Felipe Massa has revealed he will not be racing a Ferrari in 2014.
The news, announced personally by the Brazilian driver via his Twitter and Instagram accounts, clears the way for the Maranello based team to confirm Kimi Raikkonen as his successor.
"For next year, I want to find a team that can give me a competitive car to win many more races and challenge for the championship which remains my greatest objective," said Massa, 32.
Massa is being linked with a possible move to the German touring car series.
"I do not like endurance races," O Estado de S.Paulo newspaper quoted Massa as saying recently in Hungary.
"DTM is something I see as possible for me."
Ferrari president Luca di Montezemolo, however, was silent on the subject of Massa and Raikkonen when he appeared at the Frankfurt motor show on Tuesday.
"When there’s news we’ll let you know," said the Italian, joking that he is in talks with Michael Schumacher.
But there remains little doubt that former team driver Raikkonen has been signed, with an announcement now imminent.
It has been rumoured Fernando Alonso is so angry at the prospect of his roost being unsettled by Raikkonen that he has looked into switching to Red Bull, Lotus and even McLaren, where he had such an unhappy campaign in 2007.
But the Spaniard said on Twitter: "Whatever decision the team will take will be good for me, and we will keep working to give Ferrari the best results possible."
Christian Horner, team boss at Red Bull, thinks Alonso threw some toys out of the pram until it became clear Ferrari really was intent on signing Raikkonen.
"It is unusual for Ferrari," he said on Austrian television Servus TV, "because they have always had a clear leader and a clear number 2.
"Now they are going to have two number ones."
Some, however, believe the term ’number 1’ is not really applicable to the odd and aloof Raikkonen.
Indeed, Ferrari boss Stefano Domenicali was quoted by EFE news agency on Tuesday as saying there is "no doubt" Alonso "is a leader" who can "move mountains" for the Italian team.
Triple world champion Niki Lauda, however, thinks Alonso was lucky to survive his Monza qualifying outburst, when he either called his Ferrari colleagues "stupid", or - sarcastically - "geniuses".

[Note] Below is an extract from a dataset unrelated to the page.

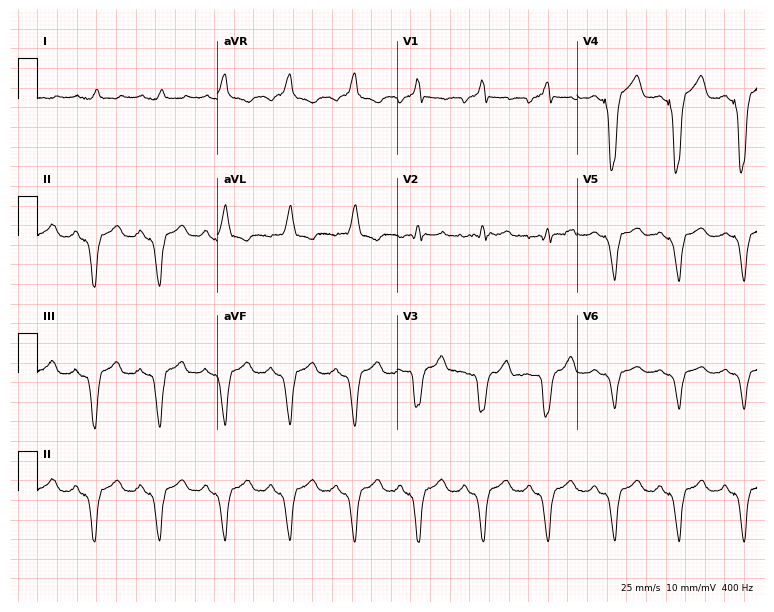
Resting 12-lead electrocardiogram. Patient: a man, 51 years old. None of these six findings is recorded: first-degree AV block, right bundle branch block, left bundle branch block, sinus bradycardia, atrial fibrillation, sinus tachycardia. Other findings, if any, are not listed.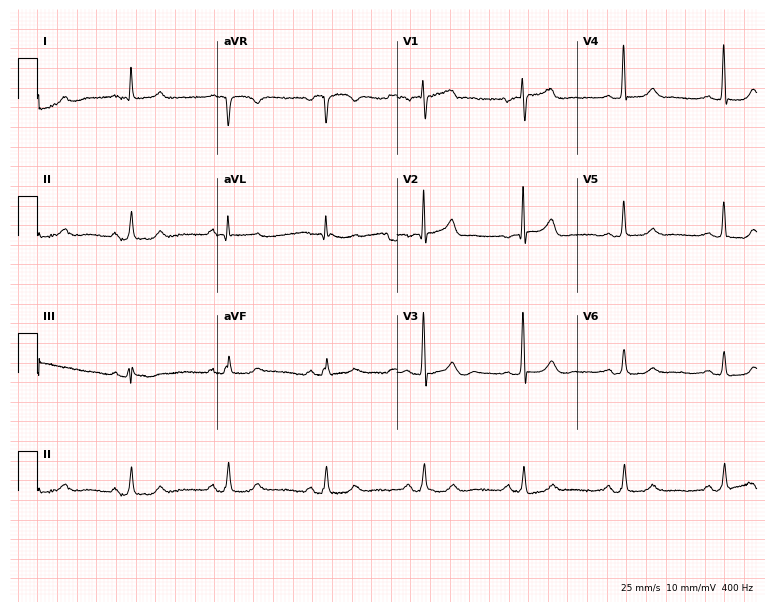
12-lead ECG (7.3-second recording at 400 Hz) from a female patient, 72 years old. Labelled as a normal ECG.

"Let’s say that (as a Ferrari driver) I would not have had the chance to say it a second time," the great Austrian is quoted by La Rebubblica.
With Raikkonen heading to Ferrari, then, the next matter to be resolved in the 2014 ’silly season’ is who will replace him at Lotus.
The smart money is on Nico Hulkenberg.
"He has had a good weekend," team boss Eric Boullier said at Monza, "but we already knew that Nico is a fast driver.
"I’ve known him since he raced in formula BMW; a long time. From what I understand, Nico is also on Ferrari’s list, so we all have plans.
"If the first one fails, you have a plan B," the Lotus chief is quoted by Brazil’s Totalrace.